• **WHAT YOU WILL DO**:
Please repeat the records below exactly, but only from the line that contains "Boxes as x1, y1, x2, y2" onward, ending with the last line.

• **GIVEN DATA**:
────────────────
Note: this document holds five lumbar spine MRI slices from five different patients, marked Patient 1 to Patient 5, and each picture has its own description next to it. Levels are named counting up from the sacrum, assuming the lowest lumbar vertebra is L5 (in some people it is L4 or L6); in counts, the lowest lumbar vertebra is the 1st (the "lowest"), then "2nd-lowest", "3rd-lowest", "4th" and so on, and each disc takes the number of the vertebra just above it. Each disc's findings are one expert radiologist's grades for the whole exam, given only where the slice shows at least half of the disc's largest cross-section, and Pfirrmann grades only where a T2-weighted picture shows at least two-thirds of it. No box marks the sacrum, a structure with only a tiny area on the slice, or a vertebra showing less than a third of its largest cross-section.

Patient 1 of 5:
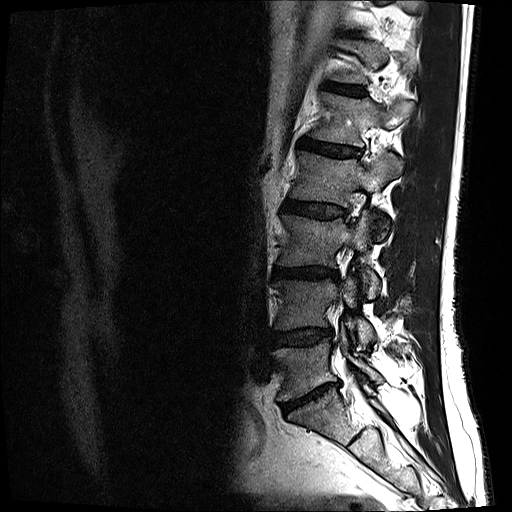 Lumbar spine MR, T2-weighted, sagittal | Patient sex: M
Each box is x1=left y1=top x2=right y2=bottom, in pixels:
L3 at x1=278 y1=211 x2=380 y2=298, L2/L3 at x1=284 y1=199 x2=346 y2=218, intervertebral disc L4/L5 at x1=272 y1=329 x2=331 y2=346, intervertebral disc T12/L1 at x1=325 y1=83 x2=365 y2=95, L1 vertebra at x1=310 y1=93 x2=413 y2=147, intervertebral disc L3/L4 at x1=274 y1=267 x2=338 y2=279, L5 at x1=274 y1=326 x2=382 y2=400, L4 at x1=275 y1=276 x2=376 y2=348, L2 at x1=291 y1=150 x2=403 y2=234, intervertebral disc L5/S1 at x1=281 y1=382 x2=339 y2=414, L1/L2 at x1=300 y1=139 x2=357 y2=157.

Degenerative findings by level:
  L5/S1: Pfirrmann grade 5, Modic type II, disc bulging, disc narrowing
  L3/L4: Pfirrmann grade 4, disc bulging, disc narrowing, lower-endplate change
  L4/L5: Pfirrmann grade 3, disc bulging, disc narrowing
  L1/L2: Pfirrmann grade 4
  L2/L3: Pfirrmann grade 3, disc bulging
  T12/L1: no herniation, bulging, narrowing, spondylolisthesis, endplate or Modic change recorded

Patient 2 of 5:
512x519 px. Lumbar spine MR, T1-weighted, sagittal.

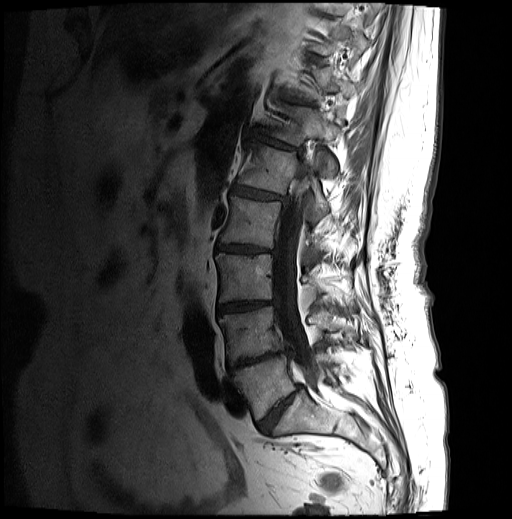 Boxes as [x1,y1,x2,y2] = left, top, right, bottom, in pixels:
Lowest vertebra at [234,351,336,419], 3rd-lowest vertebra at [215,254,327,301], 6th vertebra at [268,102,340,177], 4th vertebra at [220,197,358,257], thecal sac / spinal canal at [274,160,322,387], 5th disc at [231,187,285,200], 2nd-lowest vertebra at [219,306,356,364], 8th vertebra at [310,19,368,56], lowest disc at [257,383,301,434], 6th disc at [251,133,301,152], 4th disc at [217,244,273,253], 7th vertebra at [295,64,358,101], 2nd-lowest disc at [229,350,288,372], 3rd-lowest disc at [218,300,275,314], 5th vertebra at [237,144,329,221].

Degenerative findings by level:
• 5th disc: upper-endplate change, disc bulging, Modic type II, disc narrowing, lower-endplate change
• lowest disc: disc narrowing, disc bulging
• 6th disc: disc bulging, disc narrowing, lower-endplate change, upper-endplate change, Modic type II
• 2nd-lowest disc: Modic type II, disc narrowing, disc bulging, lower-endplate change, upper-endplate change
• 3rd-lowest disc: disc narrowing, lower-endplate change, Modic type II, disc bulging, upper-endplate change
• 4th disc: upper-endplate change, disc bulging, lower-endplate change, disc narrowing, Modic type II

Patient 3 of 5:
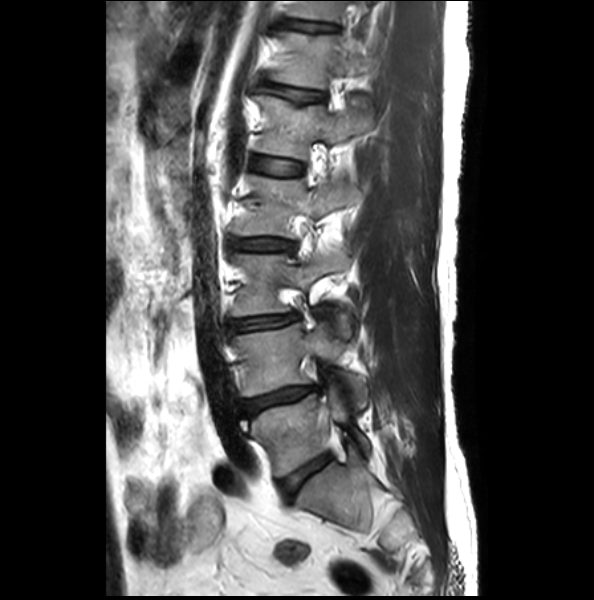 Lumbar spine MR, T2-weighted, sagittal

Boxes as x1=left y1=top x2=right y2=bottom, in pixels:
Disc L4/L5 at x1=239 y1=385 x2=317 y2=417, disc L1/L2 at x1=252 y1=157 x2=301 y2=176, L1 at x1=256 y1=96 x2=372 y2=160, L5 at x1=241 y1=373 x2=370 y2=476, L5/S1 at x1=278 y1=452 x2=332 y2=497, L4 vertebra at x1=232 y1=323 x2=368 y2=409, disc T11/T12 at x1=286 y1=21 x2=333 y2=32, disc L3/L4 at x1=229 y1=314 x2=297 y2=332, T11 vertebra at x1=289 y1=2 x2=340 y2=22, L3 vertebra at x1=231 y1=248 x2=352 y2=336, disc T12/L1 at x1=261 y1=83 x2=324 y2=102, disc L2/L3 at x1=231 y1=239 x2=293 y2=251, T12 vertebra at x1=269 y1=34 x2=368 y2=90, L2 at x1=232 y1=175 x2=357 y2=238.

Radiological gradings:
  L4/L5: Pfirrmann grade 2, lower-endplate change, disc bulging, disc narrowing
  L5/S1: upper-endplate change, lower-endplate change
  L1/L2: Pfirrmann grade 1, upper-endplate change
  L2/L3: disc bulging, disc narrowing
  T11/T12: Pfirrmann grade 1, lower-endplate change, disc bulging, upper-endplate change
  L3/L4: disc narrowing, disc bulging
  T12/L1: Pfirrmann grade 2, upper-endplate change, disc bulging

Patient 4 of 5:
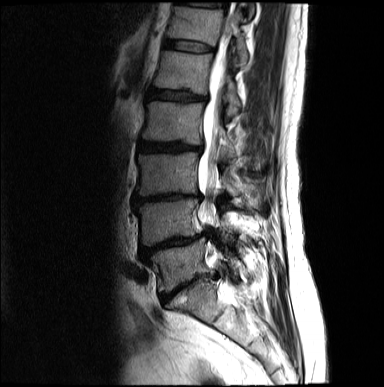 Image 384x387. Sagittal slice index 7. Sex M. Sagittal T2-weighted lumbar spine MRI.

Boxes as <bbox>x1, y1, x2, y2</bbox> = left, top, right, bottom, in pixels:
L3 (3rd-lowest vertebra): <bbox>136, 152, 238, 196</bbox>
spinal canal: <bbox>197, 21, 229, 237</bbox>
T12 (6th vertebra): <bbox>168, 7, 247, 66</bbox>
L5/S1 (lowest disc): <bbox>160, 274, 214, 303</bbox>
intervertebral disc L2/L3 (4th disc): <bbox>138, 140, 201, 151</bbox>
L1/L2 (5th disc): <bbox>148, 88, 207, 101</bbox>
intervertebral disc T12/L1 (6th disc): <bbox>164, 40, 212, 51</bbox>
L5 (lowest vertebra): <bbox>149, 238, 248, 291</bbox>
L1 (5th vertebra): <bbox>154, 51, 240, 117</bbox>
L3/L4 (3rd-lowest disc): <bbox>132, 194, 199, 204</bbox>
intervertebral disc T11/T12 (7th disc): <bbox>180, 1, 219, 7</bbox>
L4/L5 (2nd-lowest disc): <bbox>140, 234, 205, 262</bbox>
L2 (4th vertebra): <bbox>142, 101, 236, 157</bbox>
L4 (2nd-lowest vertebra): <bbox>134, 198, 234, 246</bbox>

Per-level radiological findings:
- L2/L3 (4th disc): Pfirrmann grade 4, disc bulging, lower-endplate change, disc narrowing, upper-endplate change
- L3/L4 (3rd-lowest disc): disc narrowing, upper-endplate change, disc bulging, lower-endplate change
- L4/L5 (2nd-lowest disc): Pfirrmann grade 4, disc bulging, lower-endplate change, upper-endplate change, disc narrowing
- T11/T12 (7th disc): Pfirrmann grade 2
- L1/L2 (5th disc): Pfirrmann grade 3, disc bulging, lower-endplate change, upper-endplate change
- T12/L1 (6th disc): Pfirrmann grade 2
- L5/S1 (lowest disc): Pfirrmann grade 5, disc bulging, disc narrowing, lower-endplate change, upper-endplate change

Patient 5 of 5:
Sagittal T2 SPACE (3D) lumbar spine MRI, Scanner: SIEMENS Avanto_fit (1.5T) 
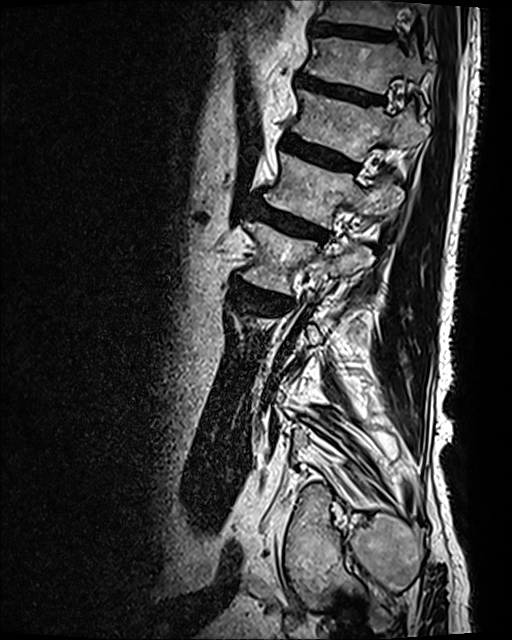

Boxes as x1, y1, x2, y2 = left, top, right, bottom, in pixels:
4th vertebra = 242, 222, 372, 292.
8th disc = 311, 23, 393, 41.
5th vertebra = 265, 153, 404, 228.
7th vertebra = 304, 38, 426, 109.
6th disc = 282, 134, 357, 171.
8th vertebra = 318, 0, 427, 30.
5th disc = 255, 199, 328, 239.
6th vertebra = 292, 89, 428, 161.
7th disc = 298, 73, 383, 102.
4th disc = 233, 279, 290, 309.

Expert MSK radiologist gradings (per disc):
• 7th disc: Pfirrmann grade 4, lower-endplate change, disc bulging, upper-endplate change
• 5th disc: Pfirrmann grade 4, disc bulging, upper-endplate change, Modic type II, lower-endplate change
• 8th disc: Pfirrmann grade 3
• 6th disc: Pfirrmann grade 4, lower-endplate change, disc bulging, upper-endplate change, Modic type II
• 4th disc: Pfirrmann grade 4, disc bulging, Modic type I, lower-endplate change, disc narrowing, upper-endplate change
────────────────
• **RESPONSE AREA**:
Boxes as x1, y1, x2, y2 = left, top, right, bottom, in pixels:
4th vertebra = 242, 222, 372, 292.
8th disc = 311, 23, 393, 41.
5th vertebra = 265, 153, 404, 228.
7th vertebra = 304, 38, 426, 109.
6th disc = 282, 134, 357, 171.
8th vertebra = 318, 0, 427, 30.
5th disc = 255, 199, 328, 239.
6th vertebra = 292, 89, 428, 161.
7th disc = 298, 73, 383, 102.
4th disc = 233, 279, 290, 309.

Expert MSK radiologist gradings (per disc):
• 7th disc: Pfirrmann grade 4, lower-endplate change, disc bulging, upper-endplate change
• 5th disc: Pfirrmann grade 4, disc bulging, upper-endplate change, Modic type II, lower-endplate change
• 8th disc: Pfirrmann grade 3
• 6th disc: Pfirrmann grade 4, lower-endplate change, disc bulging, upper-endplate change, Modic type II
• 4th disc: Pfirrmann grade 4, disc bulging, Modic type I, lower-endplate change, disc narrowing, upper-endplate change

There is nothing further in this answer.